▸ **Work instruction**:
Reproduce the data exactly as given, except for any images.

▸ **Supplied information**:
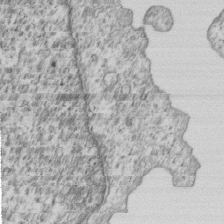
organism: Human
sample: MDA-MB-231 cells
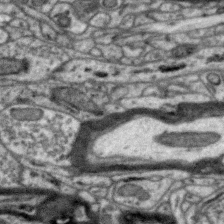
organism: Zebra finch
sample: Brain
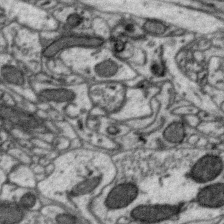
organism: Zebra finch
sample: Brain
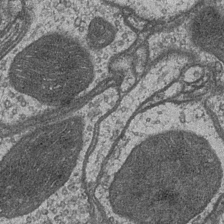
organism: Drosophila
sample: Optic medulla
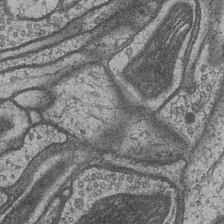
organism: Drosophila
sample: Optic medulla
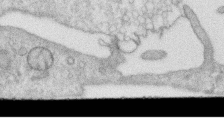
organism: Human
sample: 1205lu cells
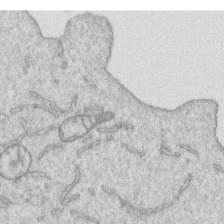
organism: Human
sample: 1205lu cells
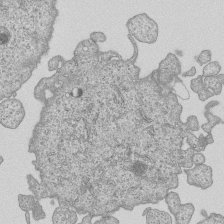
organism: Human
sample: MDA-MB-231 cells
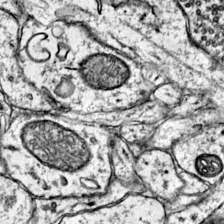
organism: Mouse
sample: Primary visual cortex
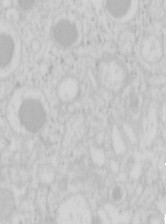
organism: Mouse
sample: Pancreas
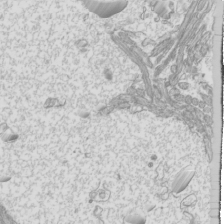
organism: Mouse
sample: Cilia; mouse epididymis
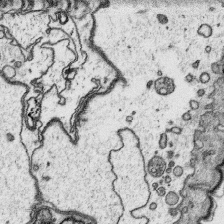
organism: Platynereis dumerilii
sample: Parapodia
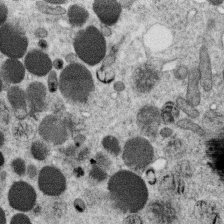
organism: C. elegans
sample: C. elegans oocyte; sperm cells
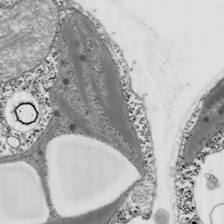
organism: Chlamydomonas reinhardtii
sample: Whole Cell
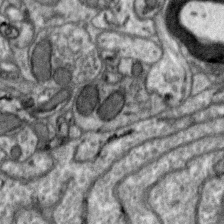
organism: Zebra finch
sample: Brain
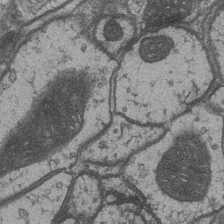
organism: Drosophila
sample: Optic medulla
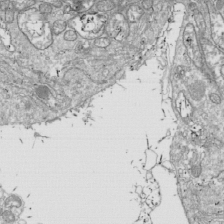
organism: Drosophila
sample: Cell division; meiosis; drosophila spermatocytes
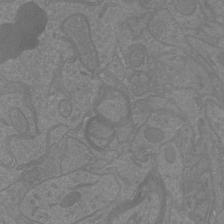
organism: Mouse
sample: Cortical neurons
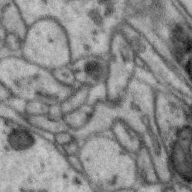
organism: Zebra finch
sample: Brain
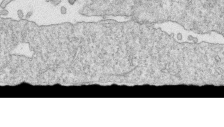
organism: Human
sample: HeLa cell HIV synapse
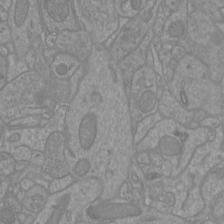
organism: Mouse
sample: Cortical neurons
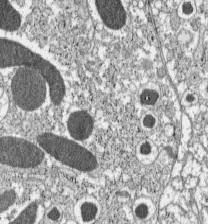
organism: C57BL Mouse
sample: Pancreatic islet
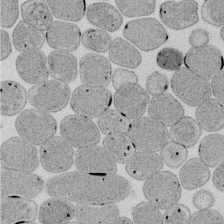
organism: E. coli
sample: Bacterial nucleoid
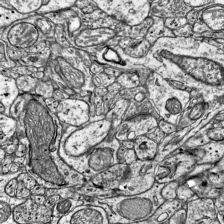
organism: Mouse
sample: Visual Cortex
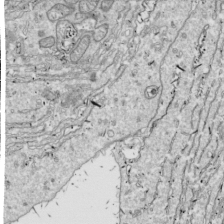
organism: Drosophila
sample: Cell division; meiosis; drosophila spermatocytes
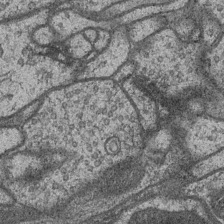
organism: Drosophila
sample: Optic medulla
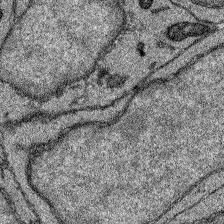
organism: Zebrafish
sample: Larval olfactory bulb
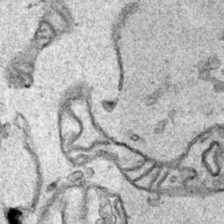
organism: Human
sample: Mitochondria in HCT116 cells
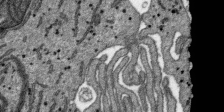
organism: Human
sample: Lung epithelial cells, uninfected (mock) control
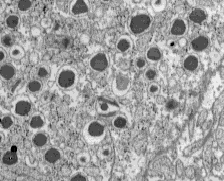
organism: C57BL Mouse
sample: Pancreatic islet
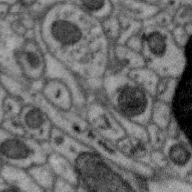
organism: Zebra finch
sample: Brain
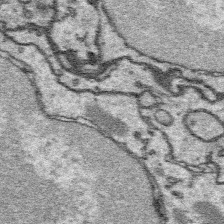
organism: Platynereis dumerilii
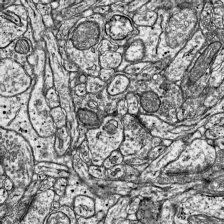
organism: Mouse
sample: Visual Cortex
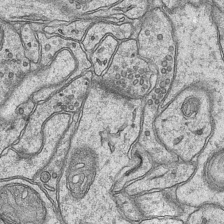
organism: Mouse
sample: CA1 Hippocampus
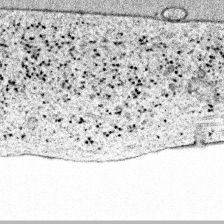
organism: Human
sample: HeLa cells
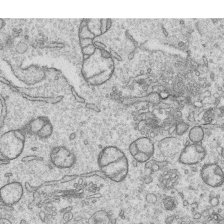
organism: Human
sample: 1205lu cells
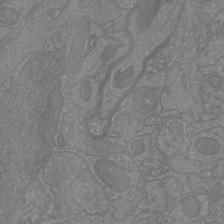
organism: Mouse
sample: Cortical neurons
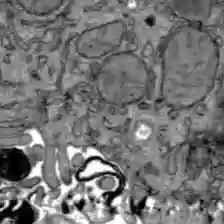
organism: C57BL Mouse
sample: Liver
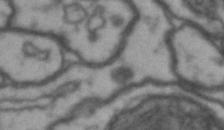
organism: Drosophila
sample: Brain
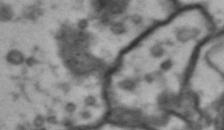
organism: Drosophila
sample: Brain
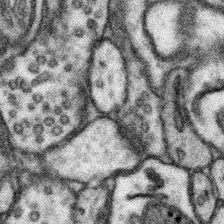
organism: Mouse
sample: Somatosensory cortex neuropil
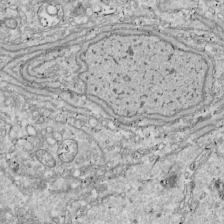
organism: Drosophila
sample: Cell division; meiosis; drosophila spermatocytes
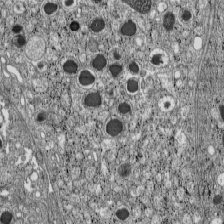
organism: C57BL Mouse
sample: Pancreatic islet
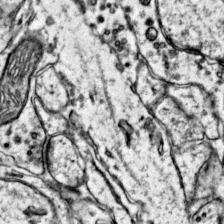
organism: Mouse
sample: Primary visual cortex
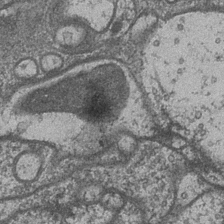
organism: Drosophila
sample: Optic medulla
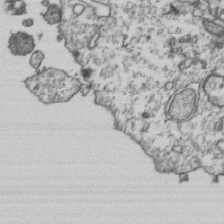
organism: Human
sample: Activated Jurkat CD4+ T cells
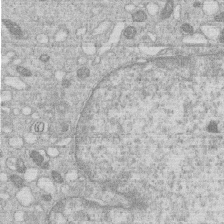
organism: Human
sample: Macrophage cells
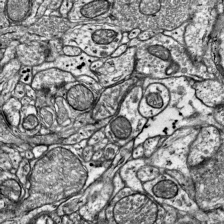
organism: Mouse
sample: Visual Cortex
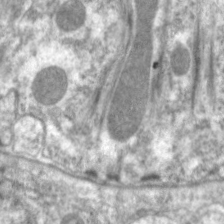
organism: C. elegans
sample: Pharynx
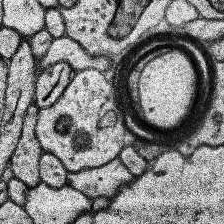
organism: Human
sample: Temporal Lobe
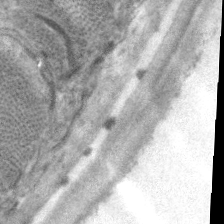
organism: C. elegans
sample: Pharynx
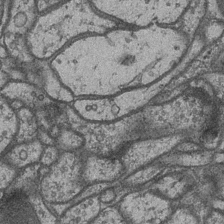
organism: Drosophila
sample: Optic medulla
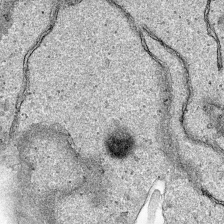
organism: Human
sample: Mitochondria in HCT116 cells
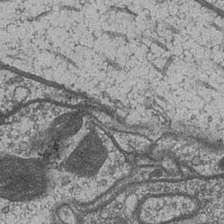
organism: Drosophila
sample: Optic medulla
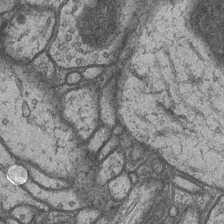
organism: Drosophila
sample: Optic medulla
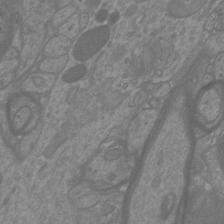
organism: Mouse
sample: Cortical neurons
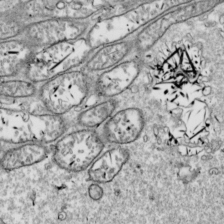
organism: Drosophila
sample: Cell division; meiosis; drosophila spermatocytes
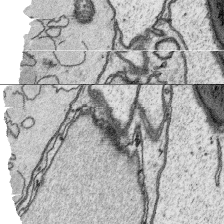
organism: Platynereis dumerilii
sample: Parapodia
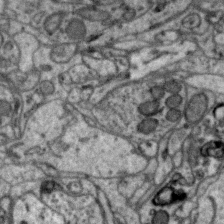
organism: Zebra finch
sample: Brain
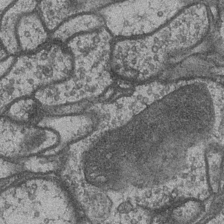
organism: Drosophila
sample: Optic medulla
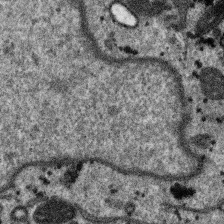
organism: Human
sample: Lung epithelial cells infected with SARS-CoV-2
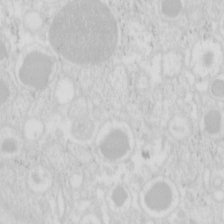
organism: Mouse
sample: Pancreas
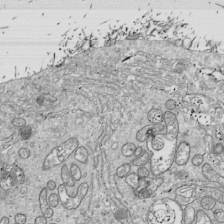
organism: Drosophila
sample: Cell division; meiosis; drosophila spermatocytes
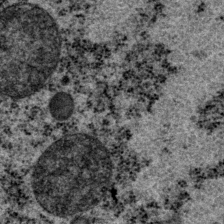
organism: P. pacificus
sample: Pharynx
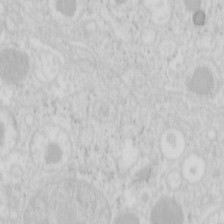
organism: Mouse
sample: Pancreas
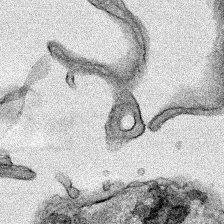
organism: Human
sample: Mitochondria in HCT116 cells
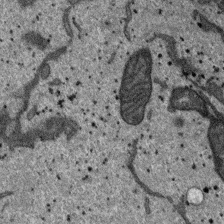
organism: Human
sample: Lung epithelial cells, uninfected (mock) control
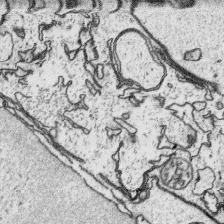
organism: Platynereis dumerilii
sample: Parapodia
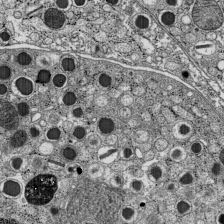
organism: C57BL Mouse
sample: Pancreatic islet
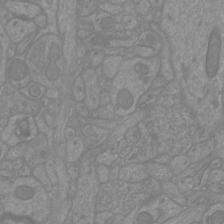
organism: Mouse
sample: Cortical neurons
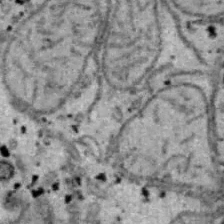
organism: Mouse
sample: Liver from an obese (ob/ob) mouse
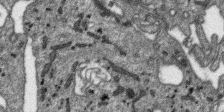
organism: Human
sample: Lung epithelial cells infected with SARS-CoV-2
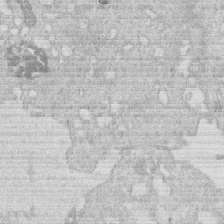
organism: Human
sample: Macrophage cells
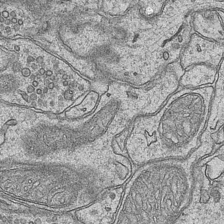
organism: Mouse
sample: CA1 Hippocampus
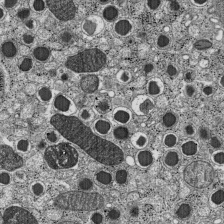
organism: C57BL Mouse
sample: Pancreatic islet
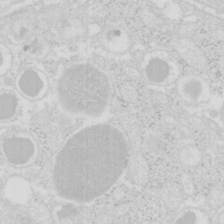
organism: Mouse
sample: Pancreas
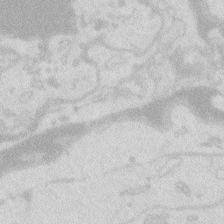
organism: Zebrafish
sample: Macrophage
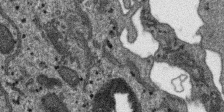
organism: Human
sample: Lung epithelial cells infected with SARS-CoV-2
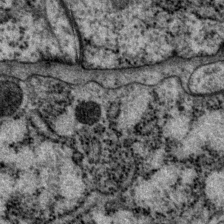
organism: P. pacificus
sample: Pharynx
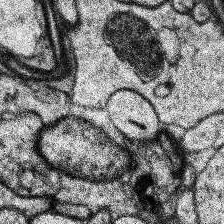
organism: Human
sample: Temporal Lobe
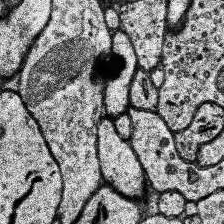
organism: Human
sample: Temporal Lobe
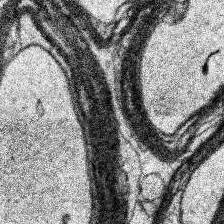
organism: Human
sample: Temporal Lobe
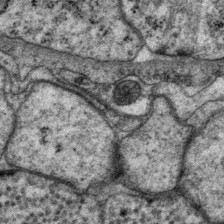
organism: P. pacificus
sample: Pharynx
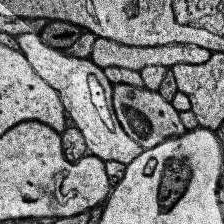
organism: Human
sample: Temporal Lobe
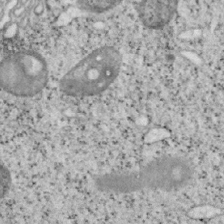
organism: Mouse
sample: OT-I killer T cells with ID8 ovarian cancer cells
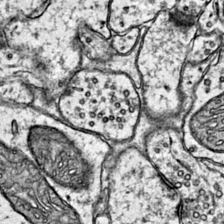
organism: Mouse
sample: Primary visual cortex
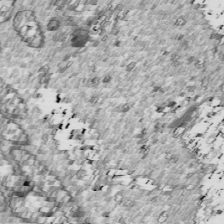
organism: Drosophila
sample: Cell division; meiosis; drosophila spermatocytes
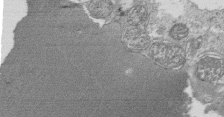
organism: Tetrahymena
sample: Cilia in tetrahymena
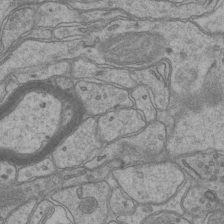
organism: Mouse
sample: CA1 Hippocampus
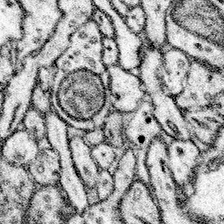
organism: Mouse
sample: Somatosensory cortex neuropil
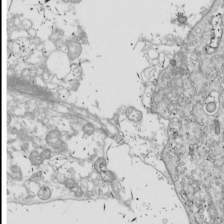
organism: Drosophila
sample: Cell division; meiosis; drosophila spermatocytes
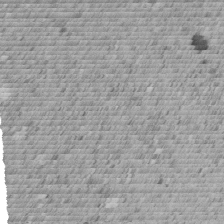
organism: C. elegans
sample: C. elegans embryo early stage
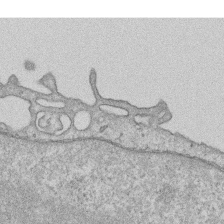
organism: Human
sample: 1205lu cells
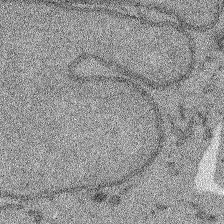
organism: Human
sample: HeLa cells
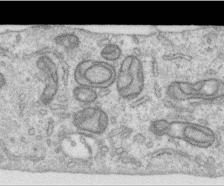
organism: Human
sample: Centriole in RPE cells
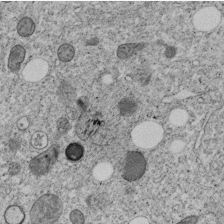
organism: C. elegans
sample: C. elegans embryo early stage
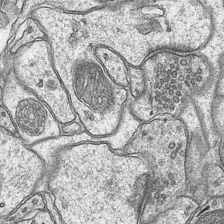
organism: Mouse
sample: CA1 Hippocampus
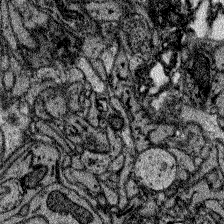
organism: Zebrafish
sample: Larval olfactory bulb
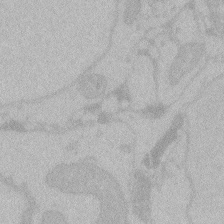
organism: Zebrafish
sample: Macrophage infected with Toxoplasma gondii
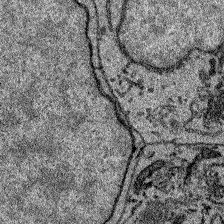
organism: Zebrafish
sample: Larval olfactory bulb
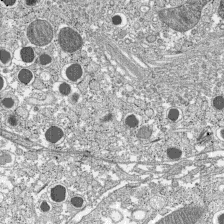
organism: C57BL Mouse
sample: Pancreatic islet

▸ **Result of this task**:
organism: Human
sample: MDA-MB-231 cells
organism: Zebra finch
sample: Brain
organism: Zebra finch
sample: Brain
organism: Drosophila
sample: Optic medulla
organism: Drosophila
sample: Optic medulla
organism: Human
sample: 1205lu cells
organism: Human
sample: 1205lu cells
organism: Human
sample: MDA-MB-231 cells
organism: Mouse
sample: Primary visual cortex
organism: Mouse
sample: Pancreas
organism: Mouse
sample: Cilia; mouse epididymis
organism: Platynereis dumerilii
sample: Parapodia
organism: C. elegans
sample: C. elegans oocyte; sperm cells
organism: Chlamydomonas reinhardtii
sample: Whole Cell
organism: Zebra finch
sample: Brain
organism: Drosophila
sample: Optic medulla
organism: Drosophila
sample: Cell division; meiosis; drosophila spermatocytes
organism: Mouse
sample: Cortical neurons
organism: Zebra finch
sample: Brain
organism: Human
sample: HeLa cell HIV synapse
organism: Mouse
sample: Cortical neurons
organism: C57BL Mouse
sample: Pancreatic islet
organism: E. coli
sample: Bacterial nucleoid
organism: Mouse
sample: Visual Cortex
organism: Drosophila
sample: Cell division; meiosis; drosophila spermatocytes
organism: Drosophila
sample: Optic medulla
organism: Zebrafish
sample: Larval olfactory bulb
organism: Human
sample: Mitochondria in HCT116 cells
organism: Human
sample: Lung epithelial cells, uninfected (mock) control
organism: C57BL Mouse
sample: Pancreatic islet
organism: Zebra finch
sample: Brain
organism: Platynereis dumerilii
organism: Mouse
sample: Visual Cortex
organism: Mouse
sample: CA1 Hippocampus
organism: Human
sample: HeLa cells
organism: Human
sample: 1205lu cells
organism: Mouse
sample: Cortical neurons
organism: C57BL Mouse
sample: Liver
organism: Drosophila
sample: Brain
organism: Drosophila
sample: Brain
organism: Mouse
sample: Somatosensory cortex neuropil
organism: Drosophila
sample: Cell division; meiosis; drosophila spermatocytes
organism: C57BL Mouse
sample: Pancreatic islet
organism: Mouse
sample: Primary visual cortex
organism: Drosophila
sample: Optic medulla
organism: Human
sample: Activated Jurkat CD4+ T cells
organism: Human
sample: Macrophage cells
organism: Mouse
sample: Visual Cortex
organism: C. elegans
sample: Pharynx
organism: Human
sample: Temporal Lobe
organism: C. elegans
sample: Pharynx
organism: Drosophila
sample: Optic medulla
organism: Human
sample: Mitochondria in HCT116 cells
organism: Drosophila
sample: Optic medulla
organism: Drosophila
sample: Optic medulla
organism: Mouse
sample: Cortical neurons
organism: Drosophila
sample: Cell division; meiosis; drosophila spermatocytes
organism: Platynereis dumerilii
sample: Parapodia
organism: Zebra finch
sample: Brain
organism: Drosophila
sample: Optic medulla
organism: Human
sample: Lung epithelial cells infected with SARS-CoV-2
organism: Mouse
sample: Pancreas
organism: Drosophila
sample: Cell division; meiosis; drosophila spermatocytes
organism: P. pacificus
sample: Pharynx
organism: Mouse
sample: Pancreas
organism: Human
sample: Mitochondria in HCT116 cells
organism: Human
sample: Lung epithelial cells, uninfected (mock) control
organism: Platynereis dumerilii
sample: Parapodia
organism: C57BL Mouse
sample: Pancreatic islet
organism: Mouse
sample: Cortical neurons
organism: Mouse
sample: Liver from an obese (ob/ob) mouse
organism: Human
sample: Lung epithelial cells infected with SARS-CoV-2
organism: Human
sample: Macrophage cells
organism: Mouse
sample: CA1 Hippocampus
organism: C57BL Mouse
sample: Pancreatic islet
organism: Mouse
sample: Pancreas
organism: Zebrafish
sample: Macrophage
organism: Human
sample: Lung epithelial cells infected with SARS-CoV-2
organism: P. pacificus
sample: Pharynx
organism: Human
sample: Temporal Lobe
organism: Human
sample: Temporal Lobe
organism: Human
sample: Temporal Lobe
organism: P. pacificus
sample: Pharynx
organism: Human
sample: Temporal Lobe
organism: Mouse
sample: OT-I killer T cells with ID8 ovarian cancer cells
organism: Mouse
sample: Primary visual cortex
organism: Drosophila
sample: Cell division; meiosis; drosophila spermatocytes
organism: Tetrahymena
sample: Cilia in tetrahymena
organism: Mouse
sample: CA1 Hippocampus
organism: Mouse
sample: Somatosensory cortex neuropil
organism: Drosophila
sample: Cell division; meiosis; drosophila spermatocytes
organism: C. elegans
sample: C. elegans embryo early stage
organism: Human
sample: 1205lu cells
organism: Human
sample: HeLa cells
organism: Human
sample: Centriole in RPE cells
organism: C. elegans
sample: C. elegans embryo early stage
organism: Mouse
sample: CA1 Hippocampus
organism: Zebrafish
sample: Larval olfactory bulb
organism: Zebrafish
sample: Macrophage infected with Toxoplasma gondii
organism: Zebrafish
sample: Larval olfactory bulb
organism: C57BL Mouse
sample: Pancreatic islet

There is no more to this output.